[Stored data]
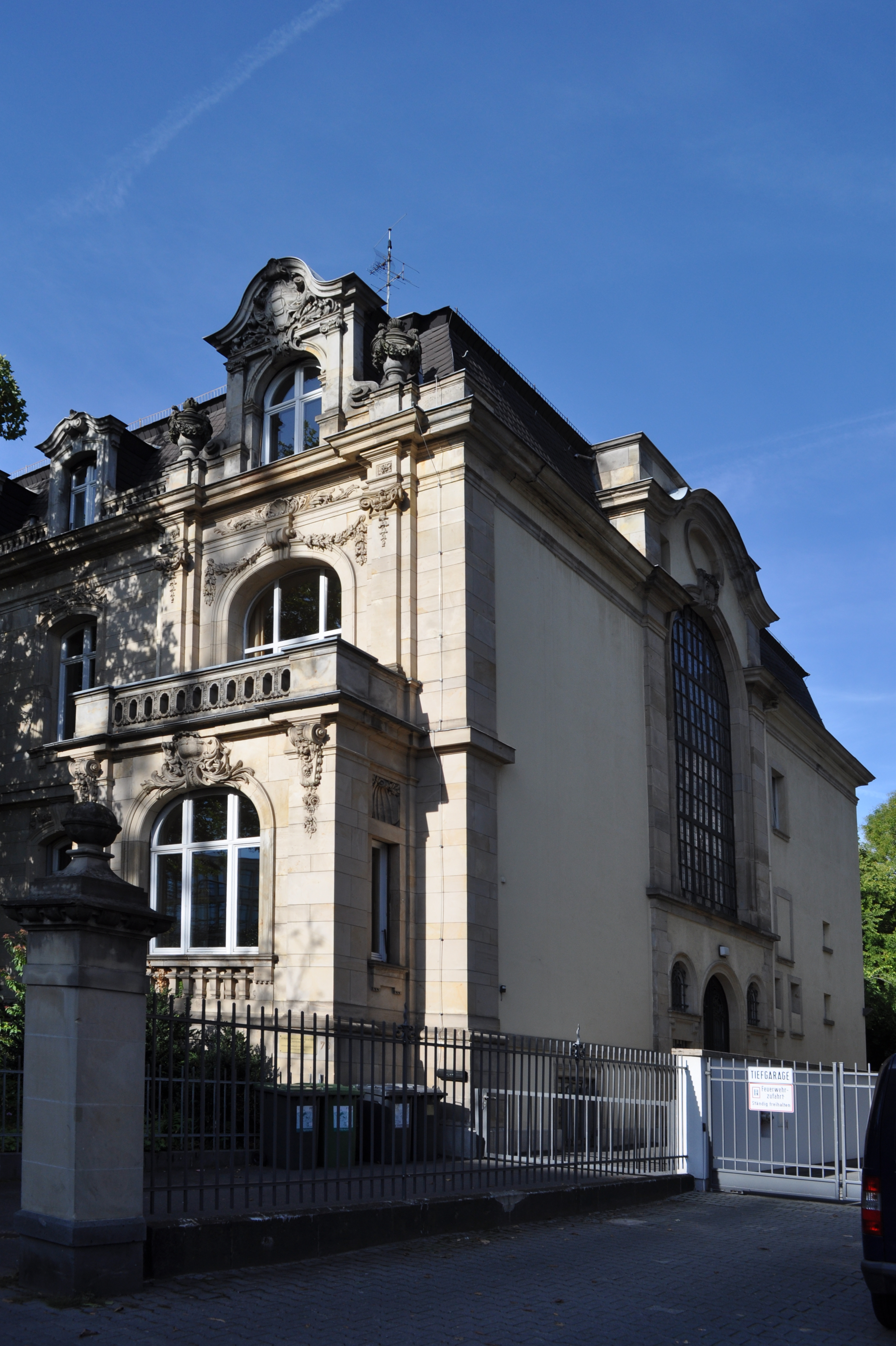 Denkmalgeschütztes Haus Bockenheimer Landstraße 76 in Frankfurt. Neobarockes Wohnhaus mit teilweise skulptierter Werksteinfassade und Ziergiebeln am Seitenrisalit. Es gibt einen Buchtitel: Das Haus Bockenheimer Landstraße Nr. 76 von Ilse Wohlenberg von Fischer Rita G. (Dezember 1999); dies Gebäude wird zurzeit als Studienkolleg zum Spracherwerb für ausländische Studierende genutzt.
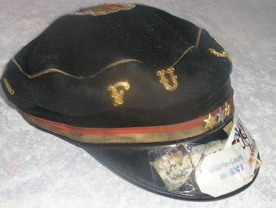 Penne Consulaire portée par les membres du CEFUC (Cercle Etudiant des Fucam)
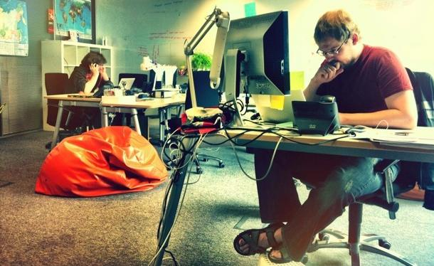 Программисты в офисе "Яндекса".
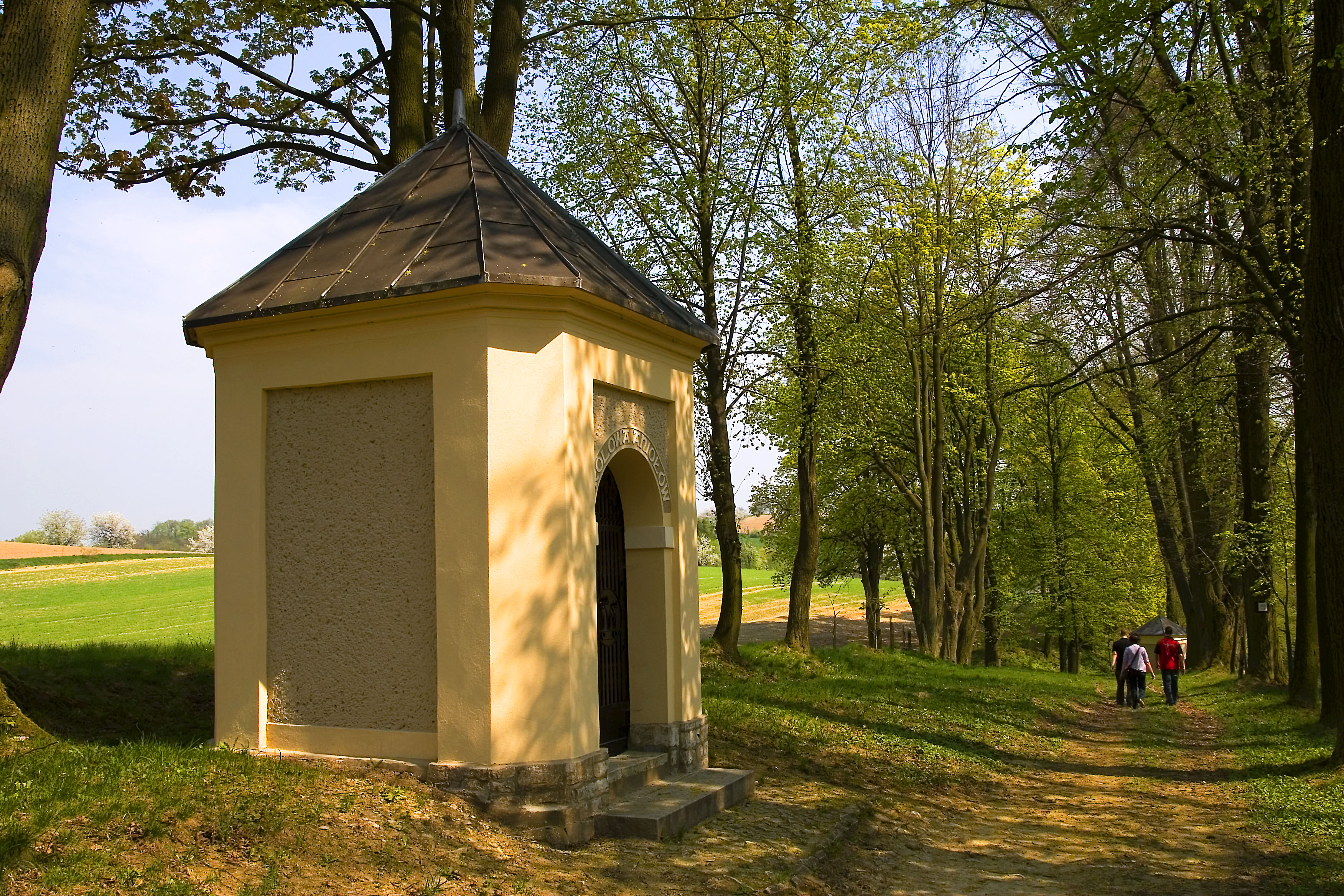 Góra św. Anny, kaplica Królowa Aniołów, Gmina Leśnica, powiat strzelecki
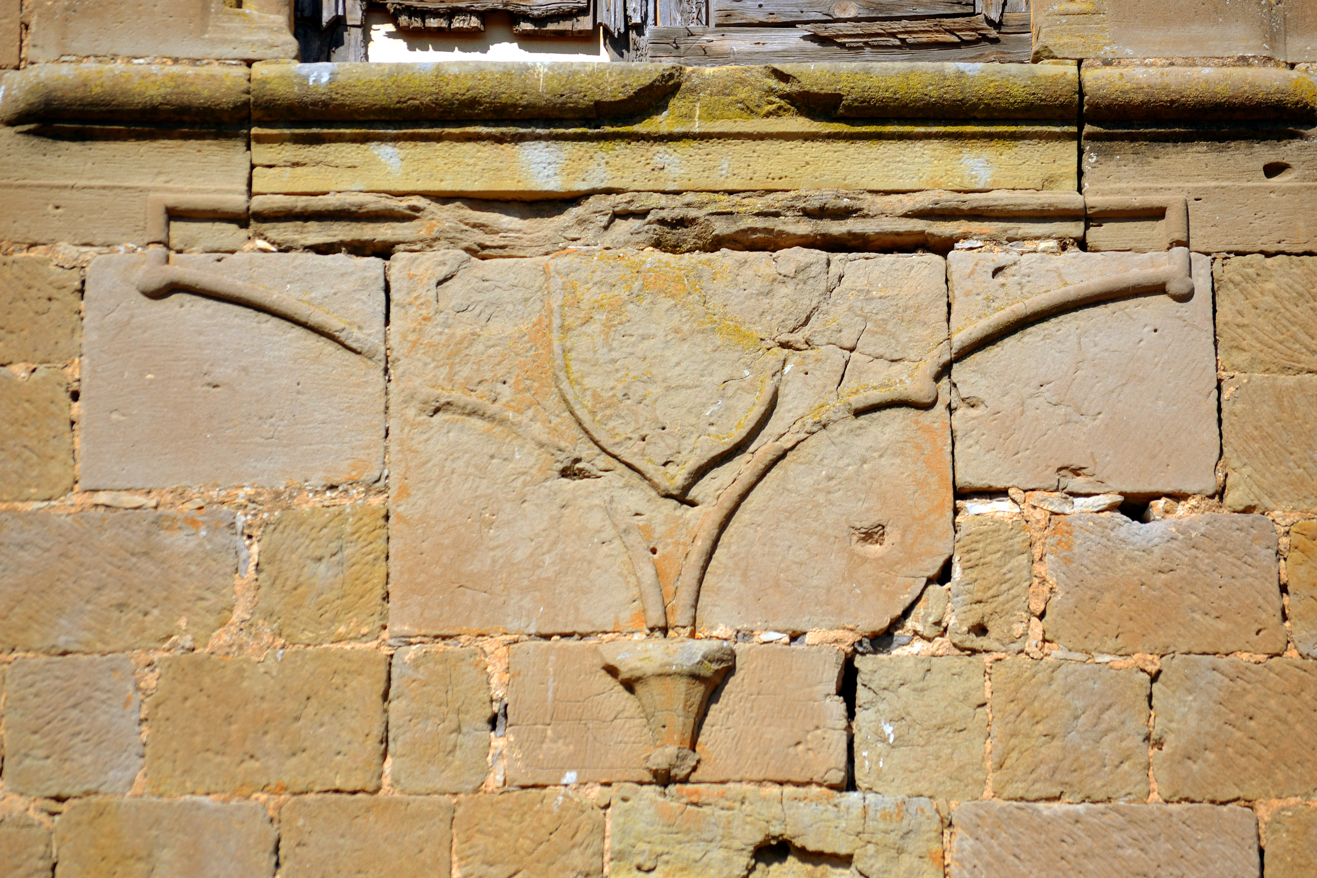 Castell de Montcortès (els Plans de Sió)
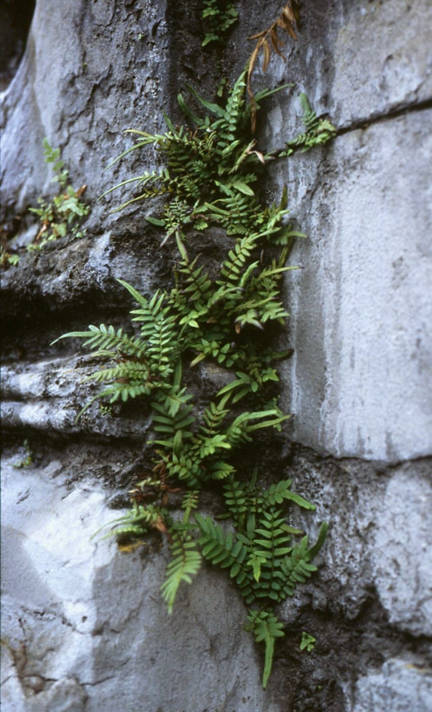 Gebänderter Saumfarn (Pteris vittata), Saumfarngewächse (Pteridaceae) - Argentinien/Argentina, Buenos Aires, San Telmo, Paseo Colón
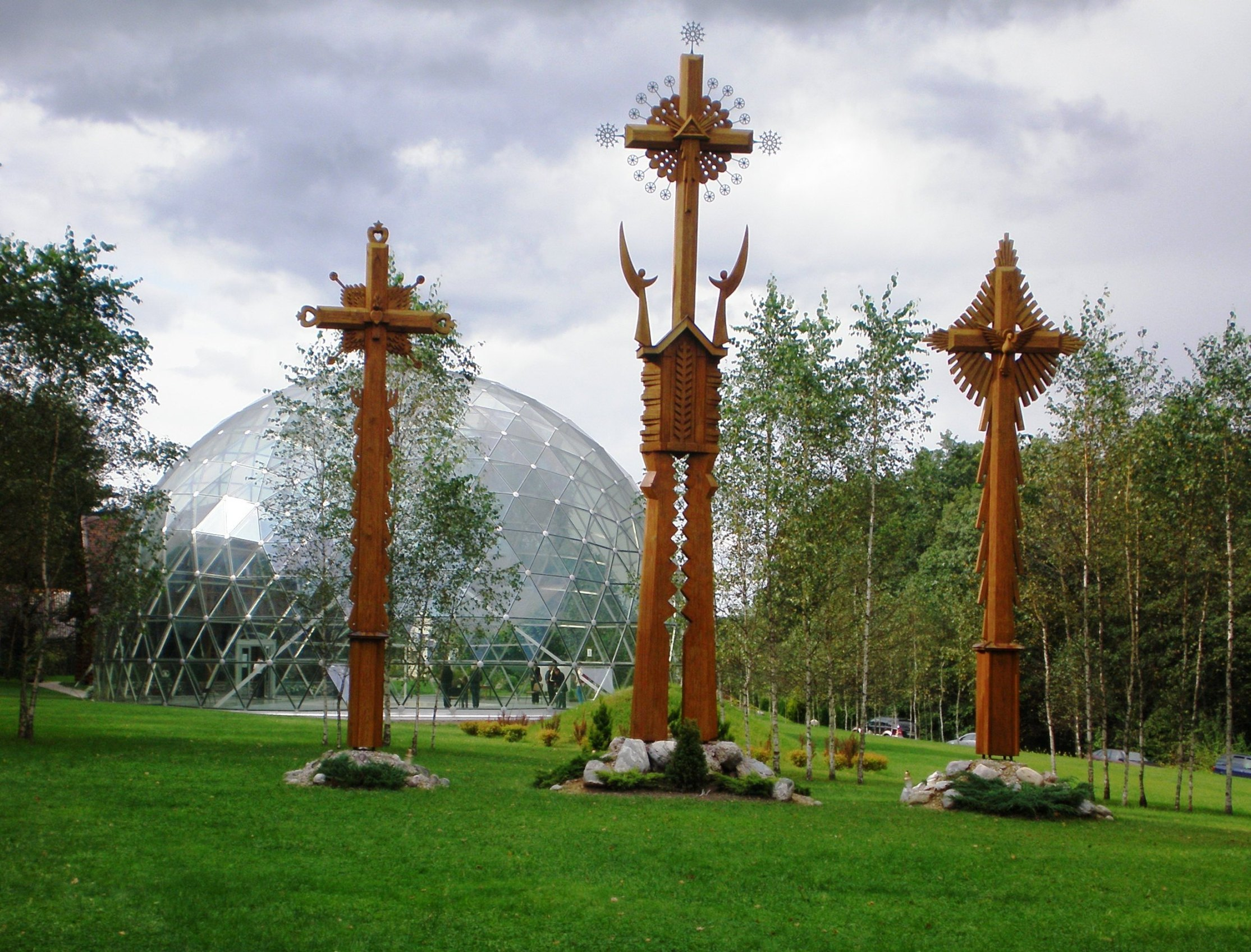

Work to complete
Start at the line holding "Góra św. Anny, kaplica" and stop at the last line of the entries above. Repeat those lines exactly, pictures excluded.

Written response
 Góra św. Anny, kaplica Królowa Aniołów, Gmina Leśnica, powiat strzelecki
 Castell de Montcortès (els Plans de Sió)
 Gebänderter Saumfarn (Pteris vittata), Saumfarngewächse (Pteridaceae) - Argentinien/Argentina, Buenos Aires, San Telmo, Paseo Colón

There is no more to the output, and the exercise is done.